An welchem Ort oder in welcher Region spielt das Geschehen?
Berlin, Deutschland
Wie lässt sich der Inhalt des Artikels in einem Satz zusammenfassen?
Der Bund der Steuerzahler warnt vor steigenden finanziellen Belastungen für Bürger in Deutschland, da die Einkommensbelastungsquote 2025 voraussichtlich 52,9 Prozent erreicht, was bedeutet, dass Arbeitnehmer bis zum 13. Juli für Steuern und Abgaben arbeiten müssen.
Was war der Anlass oder Auslöser für das berichtete Ereignis?
Der Hintergrund des Ereignisses ist die zunehmende finanzielle Belastung der Bürger durch Steuern und Abgaben in Deutschland. Der Bund der Steuerzahler weist darauf hin, dass die Einkommensbelastungsquote für Arbeitnehmer-Haushalte auf 52,9 Prozent gestiegen ist. Diese Belastung wird durch steigende Beiträge zur Sozialversicherung und zusätzliche Abgaben, wie die erhöhte CO2-Steuer, verstärkt. Der "Steuerzahlergedenktag" symbolisiert den Zeitpunkt, ab dem die Bürger wieder für ihr eigenes Einkommen arbeiten, nachdem sie zuvor ihre Steuern und Abgaben abgeführt haben.
Wie wurde auf das Ereignis durch Politik oder Öffentlichkeit reagiert?
Der Bund der Steuerzahler hat auf die steigende Belastung der Bürger durch höhere Steuern und Abgaben hingewiesen, was sowohl in der Öffentlichkeit als auch in den Medien diskutiert wird. Die voraussichtliche Einkommensbelastungsquote für 2025 beträgt 52,9 Prozent, was einen Anstieg im Vergleich zum Vorjahr darstellt und besonders die Sozialversicherungsbeiträge betrifft.
Welche Folgen oder Konsequenzen werden im Beitrag thematisiert?

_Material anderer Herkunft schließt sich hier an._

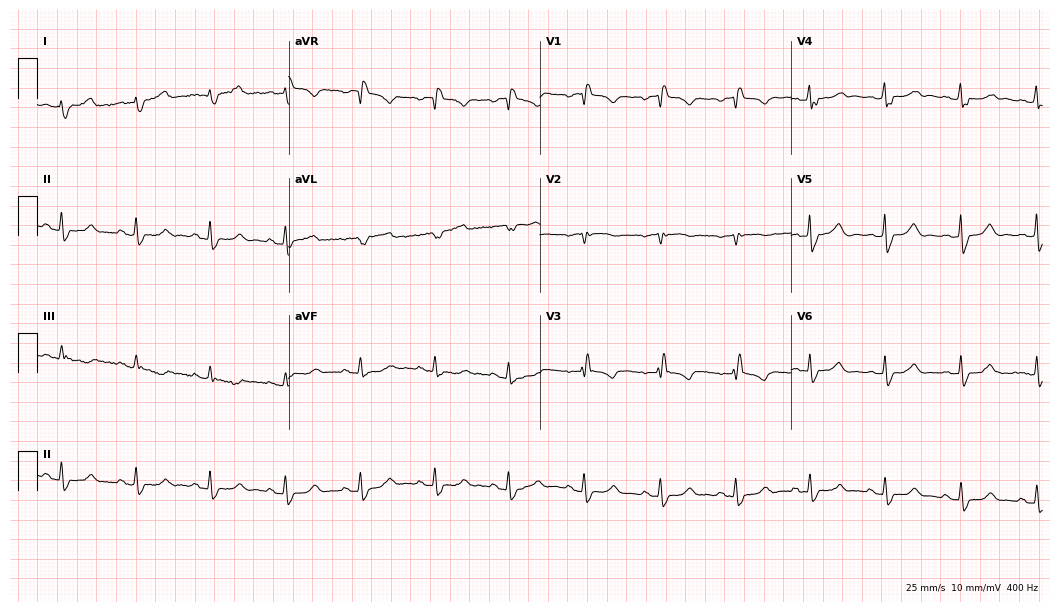
12-lead ECG from a female patient, 67 years old. Shows right bundle branch block.

Die Folgen oder Konsequenzen, die im Artikel erwähnt werden, sind: steigende Belastung der Bürger, steigende Einkommensbelastungsquote auf 52,9 Prozent, nur 47,1 Cent des Euros bleiben zur freien Verfügung, höherer durchschnittlicher Zusatzbeitrag zur gesetzlichen Krankenversicherung, steigende Beiträge zur Pflegeversicherung, höhere CO2-Steuer auf Kraft- und Heizstoffe, isolierte Belastung für alleinlebende Arbeitnehmer, Verschiebung des Steuerzahlergedenktags für unterschiedliche Haushaltskonstellationen.
Liegt zu dem Thema bereits eine Reaktion oder Stellungnahme vor?
Ja, im Artikel wird eine Stellungnahme des Bundes der Steuerzahler zitiert. Der Verband beklagt eine steigende Belastung der Bürger und teilt mit, dass der Steuerzahlergedenktag 2025 auf den 13. Juli fällt, was bedeutet, dass die Bürger bis zu diesem Datum rechnerisch nur für den Staat arbeiten.